Although UTI is a treatable condition, it can cause various symptoms that affect a person’s daily life. past
A new study by researchers at healthcare companies Cerner Enviza and GSK has found that more than half of women with UTIs experience a decrease in sleep, exercise and sexual intimacy. And recurrent UTIs caused a decrease in health-related quality of life.
The study appears in the journal
Bacteria cause most urinary tract infections. Under typical conditions, bacteria that enter the urethra are flushed out. However, sometimes this does not happen and the bacteria can get into the skin
Symptoms of a urinary tract infection include:
While any woman can experience UTIs, some are at greater risk of developing UTIs than others. This includes women who:
There are two main types of UTIs. according to dr Jennifer Linehan, urologist and associate professor of urology and urologic oncology at Saint John’s Cancer Institute at Providence Saint John’s Health Center in Santa Monica, CA
“A
For this study, the researchers conducted an online survey of 375 women ages 18 and older from the United States. All of them had suffered a urinary tract infection in the past 60 days with the prescription of one or more oral antibiotics.
The survey included questions about how UTIs affected participants’ activities, health-related quality of life, workplace productivity, use of health resources, and costs.
Upon analysis, the researchers found that 66.9% of the participants had impaired sexual intercourse, 60.8% had impaired sleep, and 52.3% had an impaired ability to exercise.
Participants with UTIs also had increased work productivity and activity impairment, and had higher medical costs.
“As a woman who gets a UTI, I can be aware that when you have a UTI, it’s very difficult to work, very difficult to sleep, and even more difficult to exercise,” explained Dr. Linehan. “The sensation of urination, like the burning sensation, etc. that occurs with urinary tract infection is one of the most damaging stimuli to the brain. And one of the reasons I know that is when I’m operating on patients and doing simple things like even putting a camera in the bladder, if I overfill the bladder, the patient will literally wake up from the anesthesia. The stimuli are so damaging to the brain.”

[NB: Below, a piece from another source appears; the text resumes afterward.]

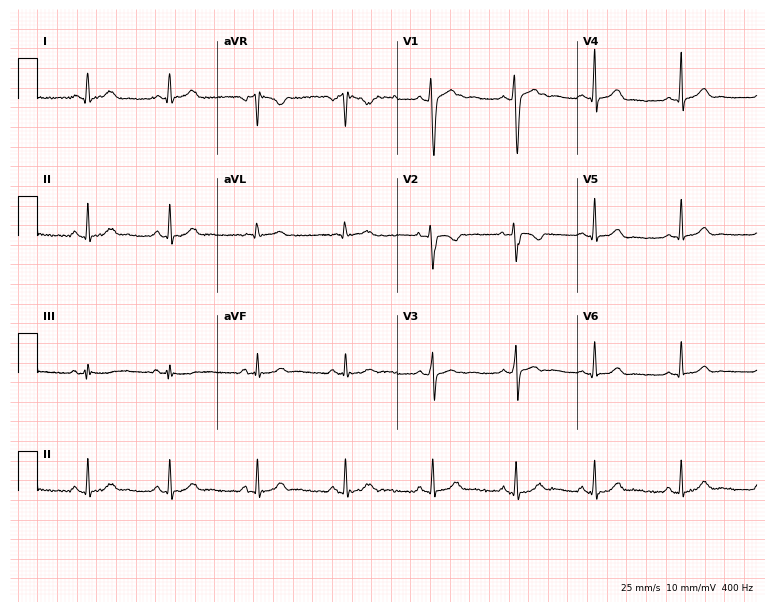
12-lead ECG from a female patient, 21 years old. Labelled as a normal ECG.
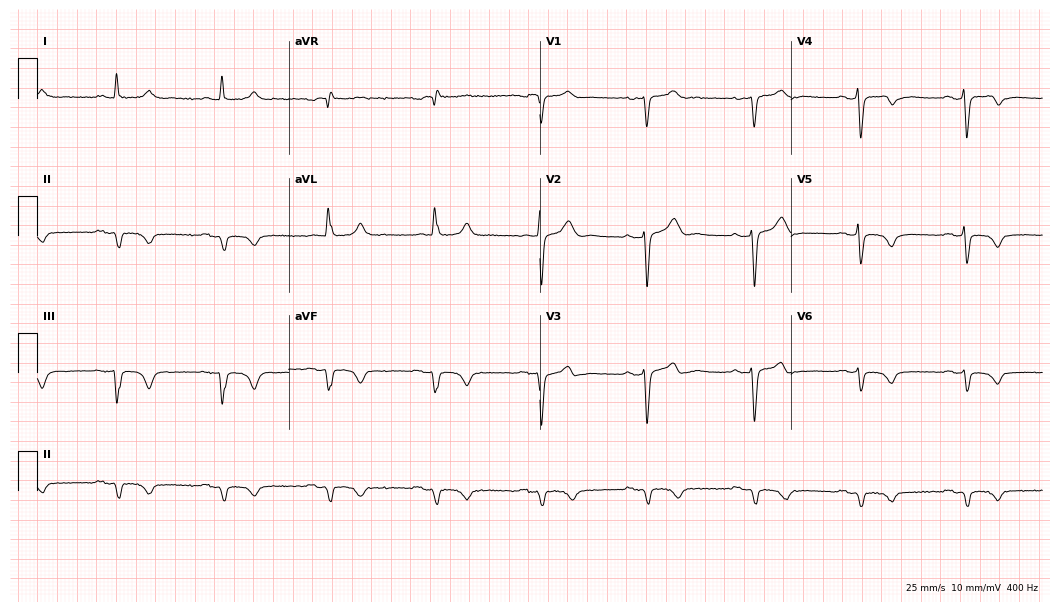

“So when you’re in the middle of a UTI, it’s a really intense infection (and) it’s downright uncomfortable,” she added. “You can’t think or do anything other than deal with it.”
MNT also spoke to dr. S. Adam Ramin, a urologist and medical director of Urology Cancer Specialists in Los Angeles, CA, about this study. He wasn’t surprised by the results either.
“[These results]essentially make everyone understand that UTI is not a disease process that should be taken lightly,” said Dr. Ramin. “It is important that we pay attention to our patients’ symptoms and act accordingly when treating them.”
dr However, Ramin emphasized that this study was a self-report, with participants reporting that they had a urinary tract infection.
“We know that there is a certain percentage of patients who don’t have a true UTI but have the symptoms of a UTI,” he said. “In this study, it was not analyzed very precisely whether these patients actually had a urinary tract infection or not, although they were all treated with antibiotics. We also know that many doctors treat patients with UTI symptoms without doing one
Because of this, said Dr. Ramin, it would be good to have a study on people with culturally diagnosed UTIs. And it has been suggested to also include participants who may have culturally diagnosed UTI but who do not have symptoms.
“Obviously, those who are symptomatic are also those who are going to have a lower quality of life,” he explained. “If there were any future studies, we would like to see how quality of life affects patients who may not have symptoms or may not necessarily know they have UTI unless cultured.”